The report titled ‘Defying predictions, remittance flows remain strong during COVID-19 crisis’ said Nigeria contributed 40 per cent of the remittances into Sub-Saharan Africa.

It put remittances to Sub-Saharan Africa at $42bn. Forty per cent contribution of Nigeria to this means that remittances to Nigeria was $16.8bn in 2020.

A decline of 27.7 per cent also put remittances into the country in 2019 at $21.45bn.

The report said remittances to Sub-Saharan Africa declined by an estimated 12.5 per cent due to a decline in the remittances to Nigeria that contributes the largest amount in the region.

Nigeria has been having foreign exchange crisis resulting from decline in earnings from crude oil sale.

Diaspora remittance is the second major source of foreign exchange for the country.
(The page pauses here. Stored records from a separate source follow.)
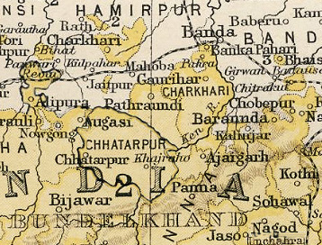 Kartenausschnitt Jaitpur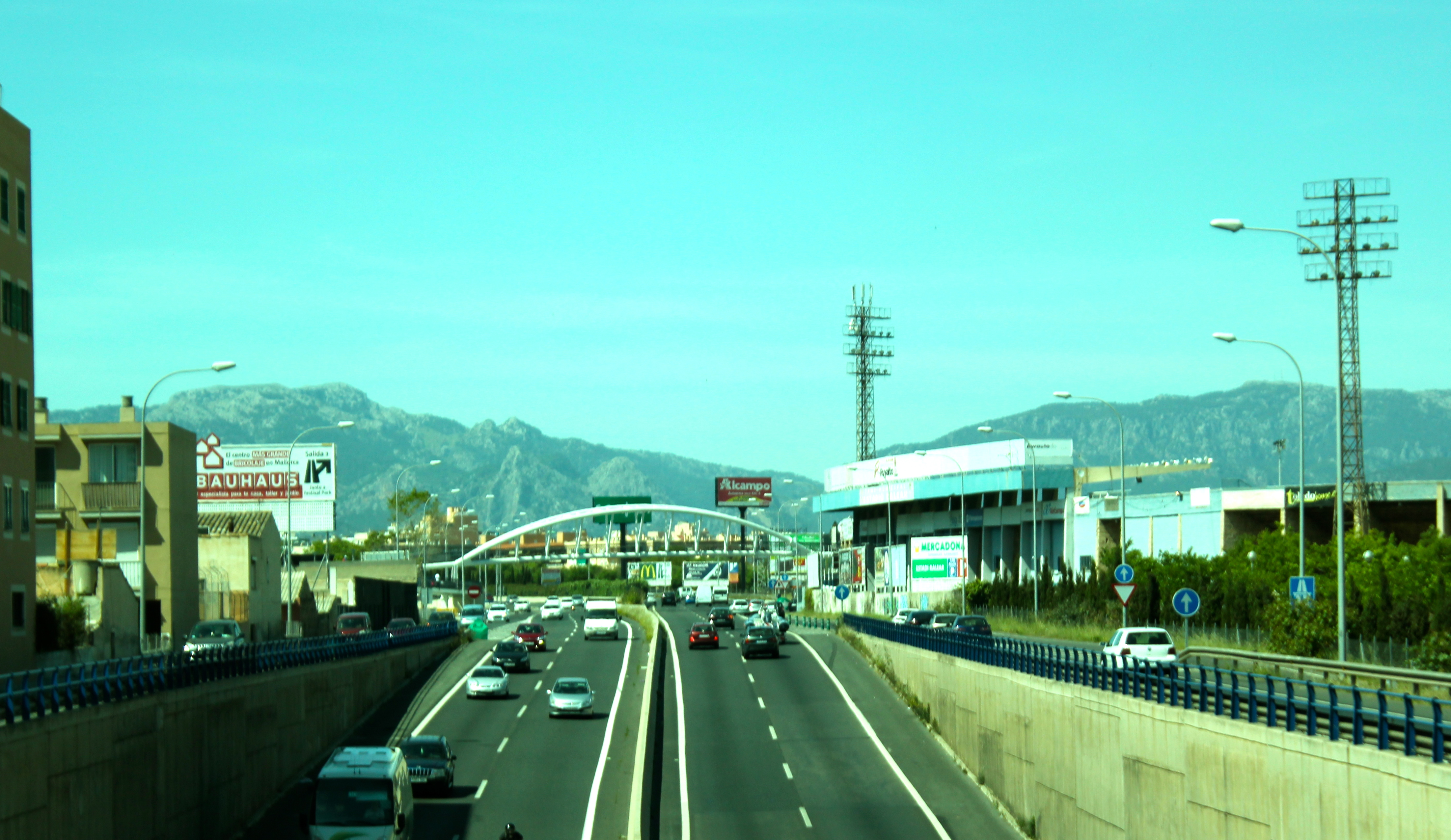 Pont peatonal nou sobre la via de cintura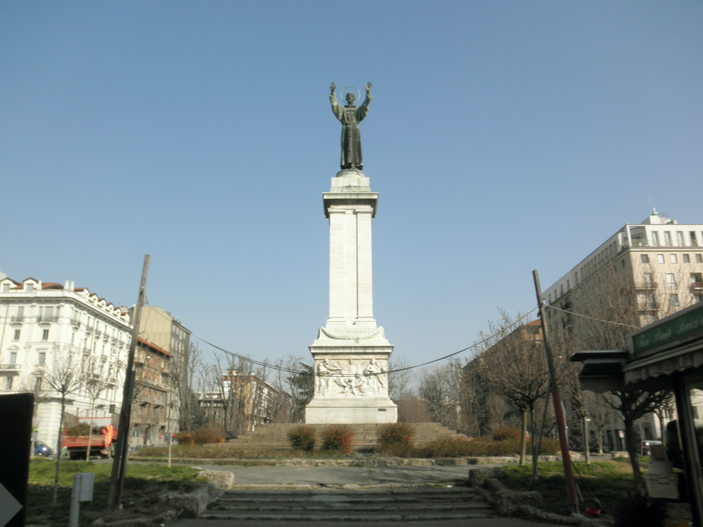 Milano, statua di San Francesco d'Assisi in piazza Risorgimento.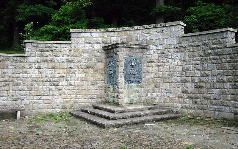 Weserliedanlage in der Stadt Hann. Münden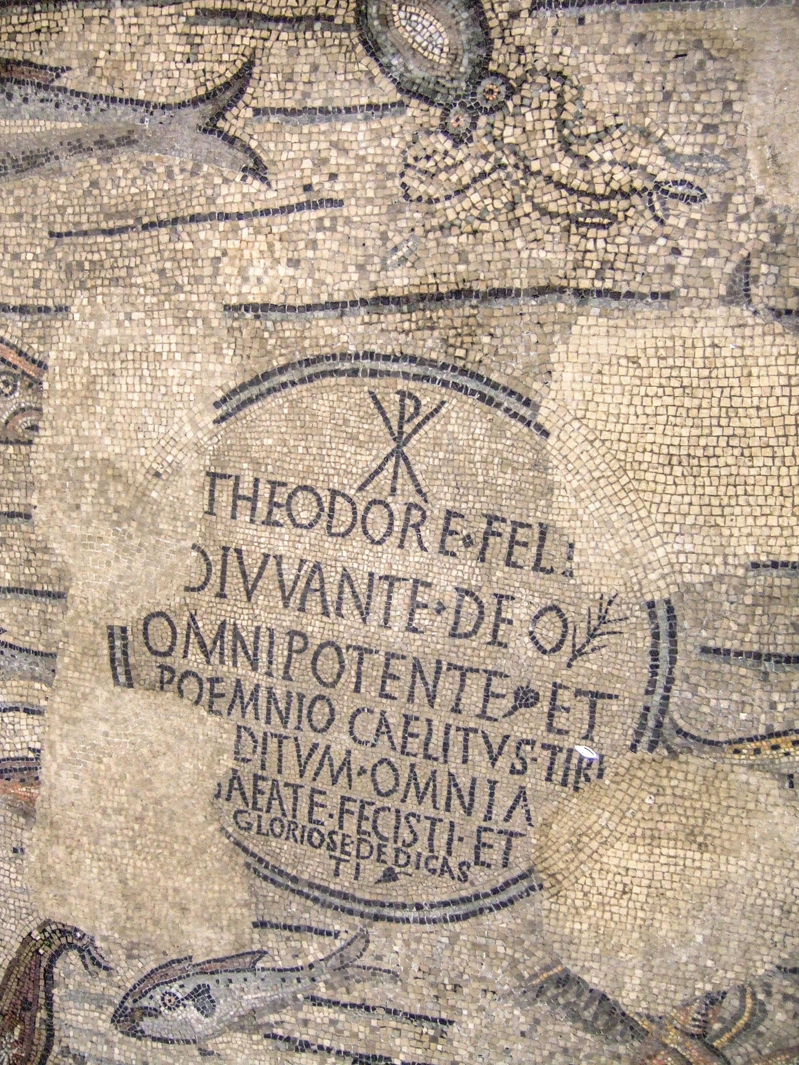 Basilica patriarcale di Aquileia - Mosaici - Dedica al vescovo Teodoro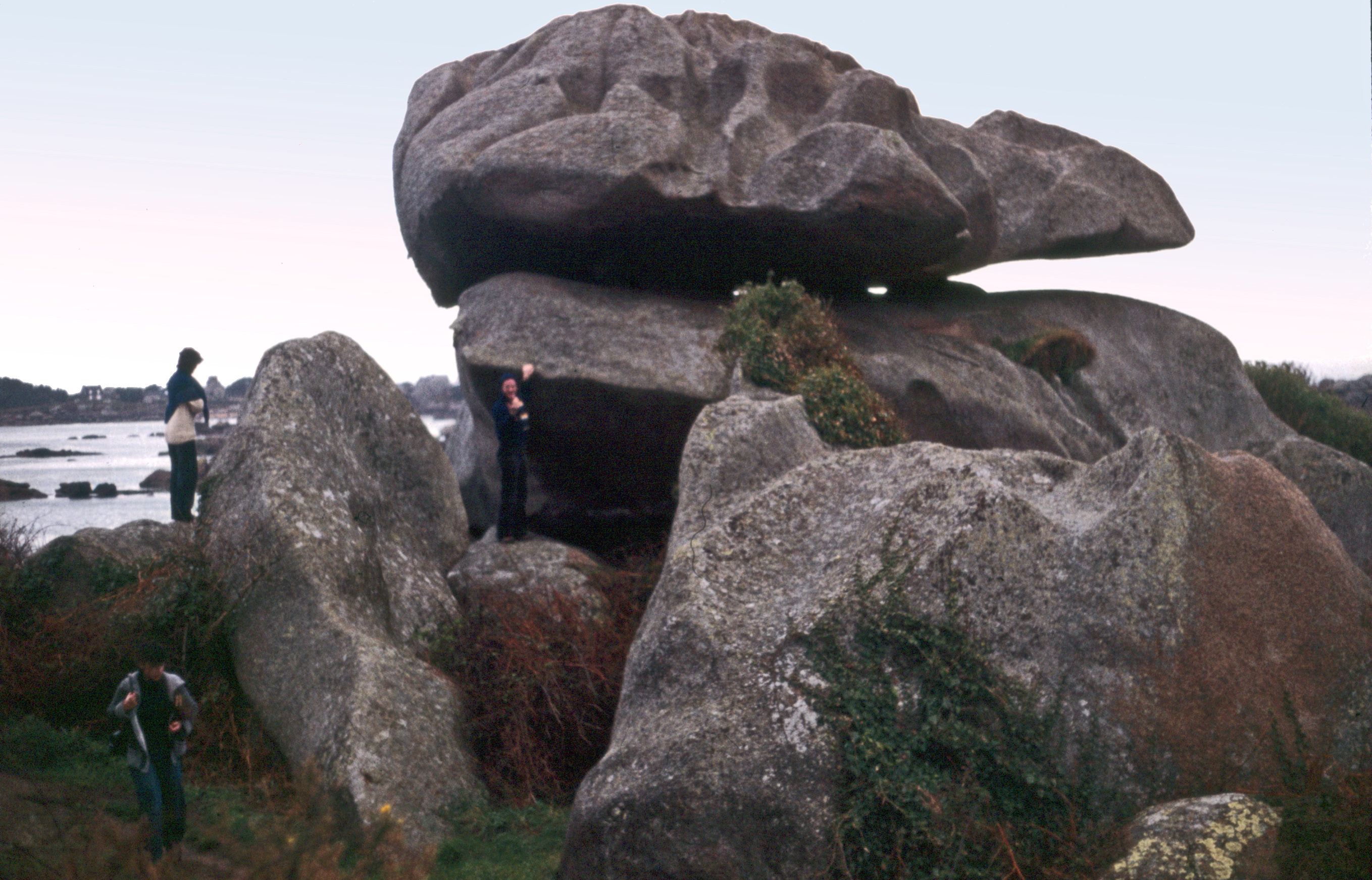 Trégastel, 1978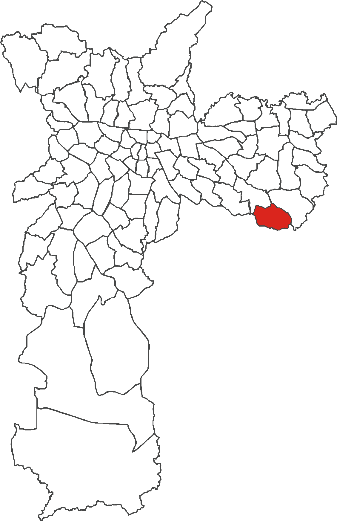 Localização do distrito de São Rafael no município de São Paulo.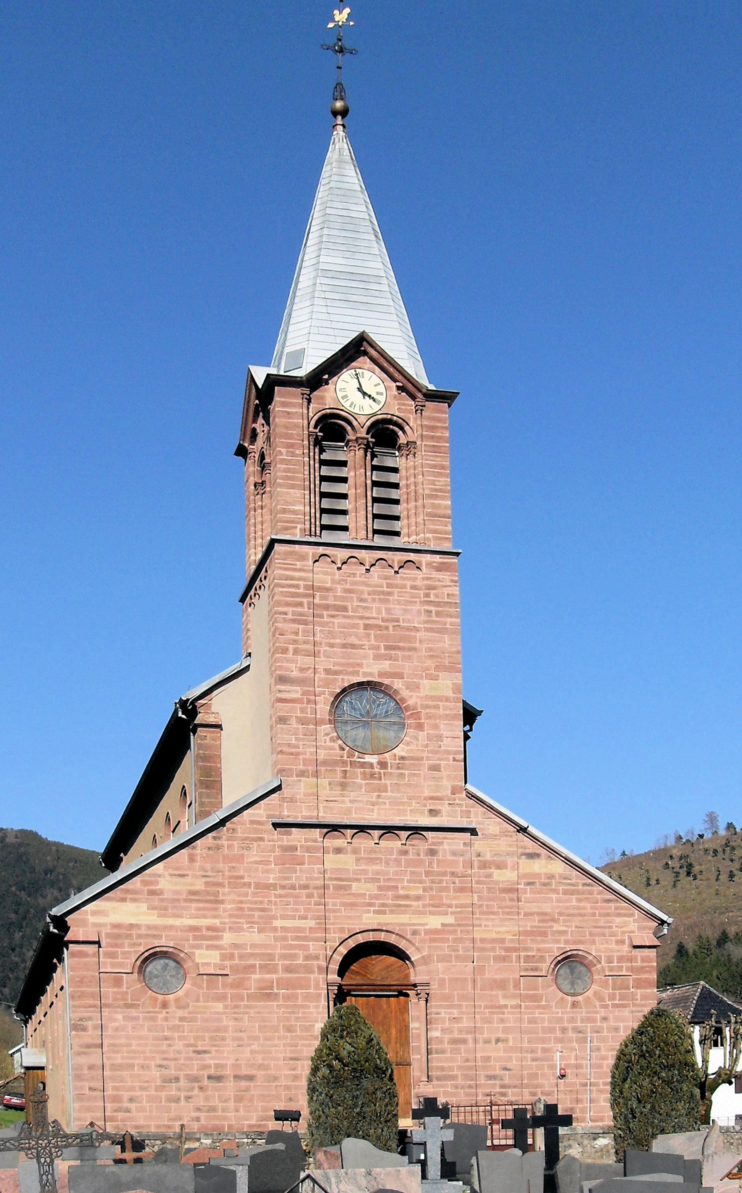 L'église Saint-Augustin à Rimbach-près-Masevaux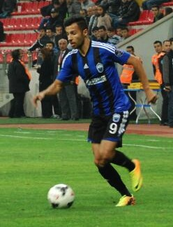 Yasin Öztekin Erciyesspor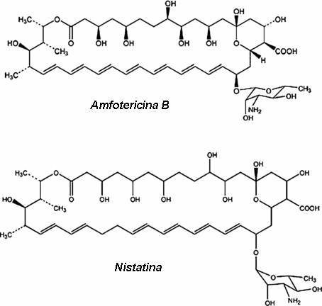 sottoscritto,propria,macrolidi,libera,nessuna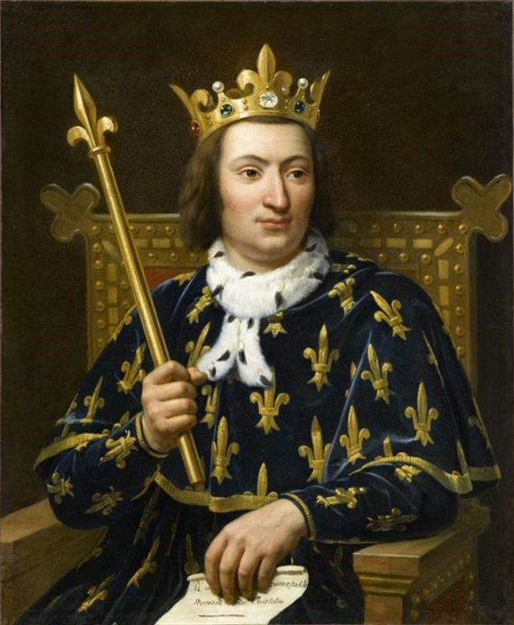 Charles V le sage, roi de France (1337-1380)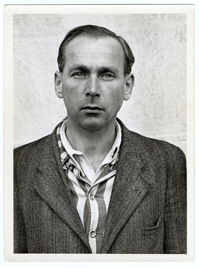 Emil Erwin Mahl (* 9. November 1900; † 1. April 1967 in Heidelberg) war als Funktionshäftling Kapo im Krematorium des KZ Dachau. Im Dachau-Hauptprozess wurde Mahl zum Tode verurteilt, das Urteil wurde jedoch später reduziert.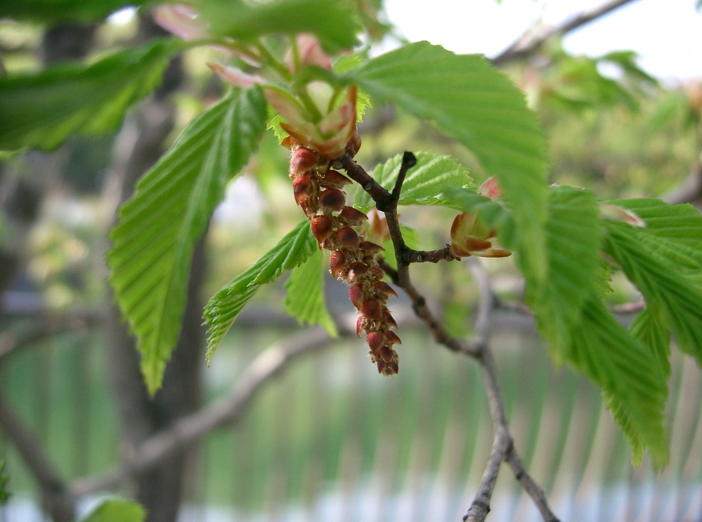 Carpinus tschonoskii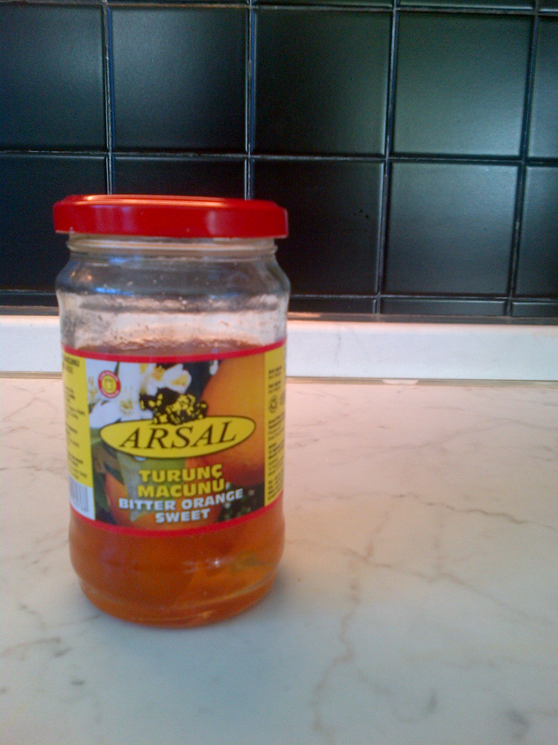 "Macun" (dulce tipo mermelada) de naranja amarga de la RTNC.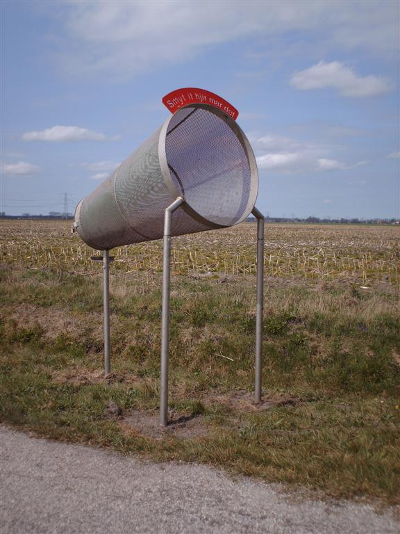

Drying forex remittances recently pushed the Central Bank of Nigeria to offer an incentive of N5 for every dollar remitted through official channels.

Differing exchange rates often push Nigerians in the diaspora to explore alternative ways of remitting money into the country so that they can enjoy higher value.

The report stated that the decline inflows to Sub-Saharan Africa was almost entirely due to a 27.7 per cent decline in remittance flows to Nigeria.

Excluding flows to Nigeria, it stated, remittances to Sub-Saharan Africa increased by 2.3 per cent, demonstrating resilience.

Part of the report read, “Remittances to Sub-Saharan Africa declined by an estimated 12.5 per cent in 2020 to $42bn.

“The decline was almost entirely due to a 27.7 per cent decline in remittance flows to Nigeria, which alone accounted for over 40 per cent of remittance flows to the region.

“Excluding Nigeria, remittance flows to Sub-Saharan African increased by 2.3 per cent.

“Remittance growth was reported in Zambia (37 per cent), Mozambique (16 per cent), Kenya (nine per cent) and Ghana (five per cent).”